If people don’t ‘get’ user story writing, try this simple exercise: Take a non-functional requirement and convert it into one or more stories by looking for the user(s). Here’s an example from a project I did a few years ago:
The Functional Spec included a non-functional requirement for an overnight batch run to create a particular database report. We looked for the users and discovered that this report was for only one person, who liked to begin each day by looking over yesterday’s figures. So we turned the requirement around and wrote it from that user’s point of view. Now we have a user story concerning this chap’s wish to read that report. It completely replaces the earlier non-functional statement, which was clearly a solution, not a requirement.
User stories also free the developers to be creative in providing a solution, because they are focused only on the business need and not on the analyst’s perception of today’s (or yesterday’s) technical constraints.

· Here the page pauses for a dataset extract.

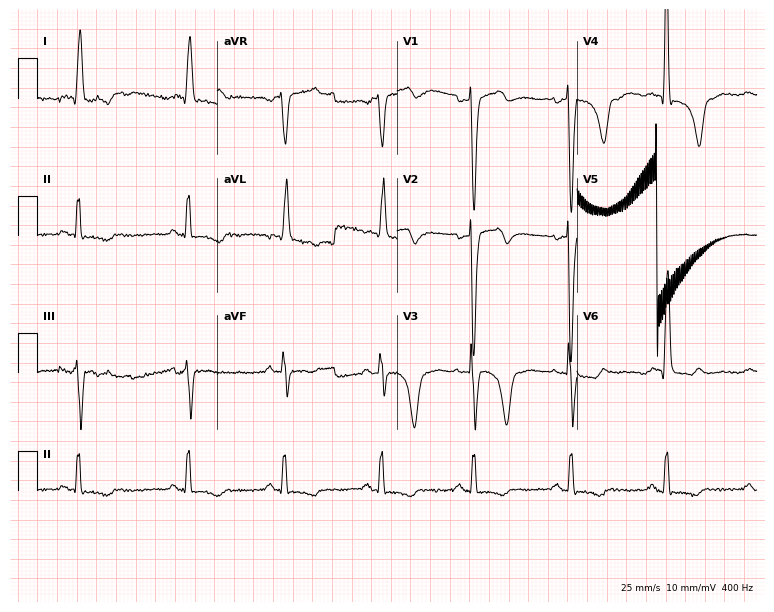
ECG (7.3-second recording at 400 Hz) — a 67-year-old man. Screened for six findings — first-degree AV block, right bundle branch block (RBBB), left bundle branch block (LBBB), sinus bradycardia, atrial fibrillation (AF), sinus tachycardia — none is recorded. Other findings, if any, are not listed.

On the project above it turned out to be easiest to build the report on the fly, incrementing it with every transaction throughout the day. This solution failed to meet the original ‘requirement’, but in fact over-delivered for the user, who was now able to view his figures at any time during the day.

Stephen
December 13, 2011
This is whole concept of User Stories is nuts – providing ambiguous desriptions of requirements to development and expect them to deliver what the customer wants!! really!! – get real… you must discuss and model the customers requirements and produce a Business Process Diagram (BPD)/ Use Case (high-level at least) and then a flow of events – its been my experience that gaps in functionality and poor customer satisfaction arises from poorly spec’d requirements and leaves you open to scope creap whereby the functional requirements from an users perspective are not met because the user story is not completely fleshed out. User Stories are ONLY useful if considered as a high-level 4-line paragraph that descripts a use case. Modelling BPD’s and Use Cases ensure that the complete end-to-end view of a customers requirement can be met – a small paragraph doesnt achieve this.